Caixa de fósforos e latifúndio
Quando temos 10 anos, um homem de 30 é um idoso. Porém, quando temos 70, é um miúdo. Quase tudo é questão de perspetiva...
Q UASE tudo na vida é questão de perspetiva. Quando temos 10 anos, um homem de 30 é um idoso. Porém, quando temos 70, é um miúdo. Para o avançado no momento do penálti, a baliza parece uma caixa de fósforos; para o guarda-redes é um latifúndio. Para um sportinguista, ter 10 pontos de vantagem é igual a quase nada: basta um empate e começa a tremer. Para um portista, ter dez de atraso é como se estivesse a três e ainda tivesse de jogar com o líder: bora lá apanhar os gajos. Para Fernando Santos, ir jogar com o 16.º, o 26.º ou o 35.º do ranking da UEFA é como defrontar Inglaterra, Espanha ou Itália. Para os jogadores, poderá ser como jogar com a Sérvia, o Azerbaijão e o Luxemburgo. Cuidado, rapazes.

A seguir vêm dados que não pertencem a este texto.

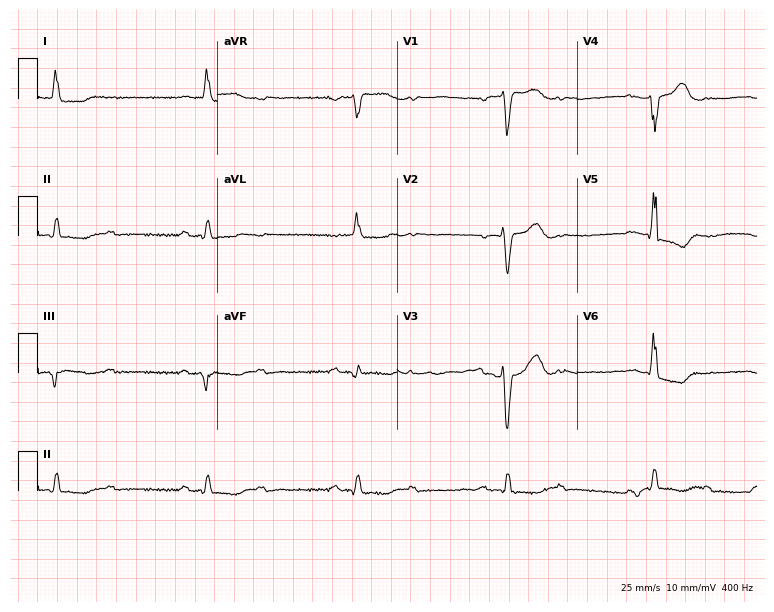
12-lead ECG from a female, 80 years old. Findings include left bundle branch block, sinus bradycardia (a sinus rate of 50 beats per minute or less).

A TÉ na vida dos clubes muita coisa é questão de perspetiva. Há três anos, quando saiu para a Juventus, Ronaldo era para o Real Madrid um jogador dispensável. Agora, 95 golos na vecchia signora depois, CR7 volta a ser apetecível. Jorge Jesus, em junho de 2015, era persona non grata, como treinador, para Luís Filipe Vieira. Cinco anos depois, o presidente encarnado riscou a palavra non e ficou só com persona grata. E se calhar, em nova mudança de perspetiva, poderá estar a pensar na totalidade da expressão latina. Frederico Varandas era visto como presidente sem carisma. Agora, é olhado como o sucessor de Dias da Cunha como campeão. Quando José Mourinho vai ao balneário do Dínamo Zagreb bater palmas aos jogadores que afastaram o Tottenham da Liga Europa, é olhado como exemplo de fair play pelos croatas. Porém, na tal questão de perspetiva, a sua atitude pode ser vista como cobarde pelos seus próprios jogadores.

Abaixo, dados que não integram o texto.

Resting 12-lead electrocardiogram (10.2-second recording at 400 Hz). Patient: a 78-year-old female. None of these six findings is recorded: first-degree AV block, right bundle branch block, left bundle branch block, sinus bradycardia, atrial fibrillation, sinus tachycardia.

T AMBÉM na Liga dos Campeões muita coisa é questão de perspetiva. Há dois meses olhávamos para o Chelsea quase com desdém: Lampard era treinador fraude, Thiago Silva estava velho, Kanté era baixinho, Werner só sabia correr e Giroud era apenas uma espécie de modelo fotográfico. Agora, com Tuchel no comando, os londrinos eliminaram o Atlético de Madrid na Champions e arrancaram seis vitórias e quatro empates na Premier League, subindo do 9.º lugar para o 4.º. E olhamos para eles quase como máquina trituradora. Esperemos que os blues olhem para o FC Porto e não vejam aquele que eliminou a Juventus.
MAIS ou menos o mesmo se passava com o Benfica. Há pouco mais de dois meses, a defesa encarnada era a pior do Mundo. Vlachodimos, Gilberto, Otamendi, Vertonghen e Grimaldo, entre outros, tinham encaixado 16 golos em 16 jornadas da Liga. Agora, com trocas e entradas pelo meio, um golo sofrido nos últimos oito jogos. A perspetiva pode, pois, ser deturpante.

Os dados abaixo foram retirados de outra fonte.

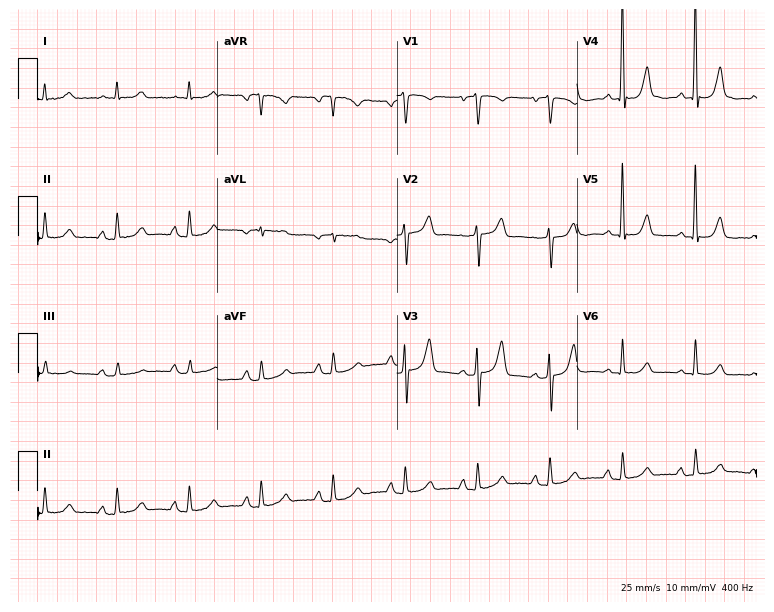
Resting 12-lead electrocardiogram. Patient: a woman, 74 years old. None of these six findings is recorded: first-degree AV block, right bundle branch block, left bundle branch block, sinus bradycardia, atrial fibrillation, sinus tachycardia.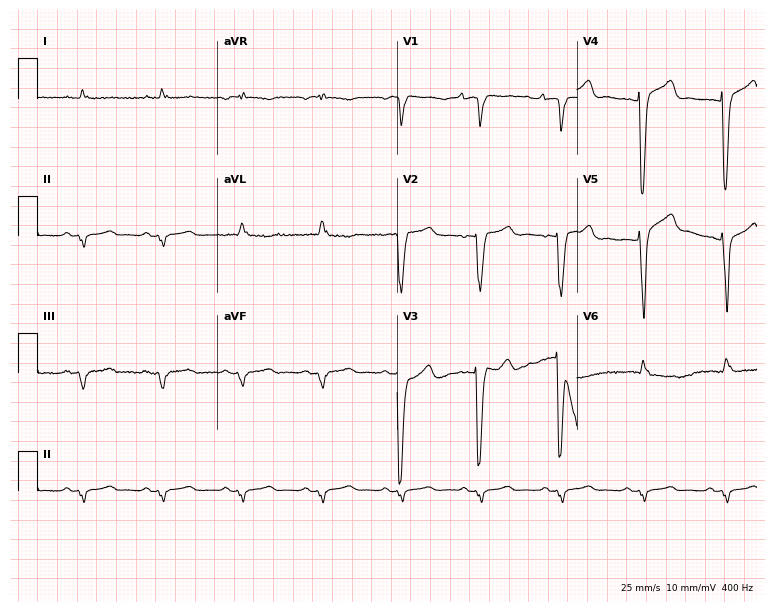
12-lead ECG from a man, 65 years old (7.3-second recording at 400 Hz). No first-degree AV block, right bundle branch block, left bundle branch block, sinus bradycardia, atrial fibrillation or sinus tachycardia recorded for this tracing. Only these six findings were labelled.

O LHEMOS, a finalizar, para João Félix. Qualquer jogador, sejam os meninos Essugo, Gonçalo Ramos e Fábio Vieira ou os veteranos João Pereira, Otamendi e Pepe não desdenhariam ter um convite do Atlético de Madrid, pois é um dos maiores clubes do Mundo. Tem, porém, quatro contras para jogadores geniais como João Félix: Diego Pablo Simeone González. O argentino é grandíssimo treinador, fez com que os colchoneros dessem vários passos de aproximação aos gigantes Real Madrid e Barcelona, mas gosta que as suas equipas pratiquem um tipo de futebol parecido com o do Boavista de Jaime Pacheco. A perspetiva de há ano e meio (muito dinheiro para Félix e uma equipa de topo europeu) parece ter-se transformado num minipesadelo (muito dinheiro, é certo, mas zero títulos e menor melhoria individual do que se esperaria). Agora, a minha perspetiva para João Félix é simples: sai para um clube de ainda maior nível ou sai Diego Simeone e talvez haja esperança.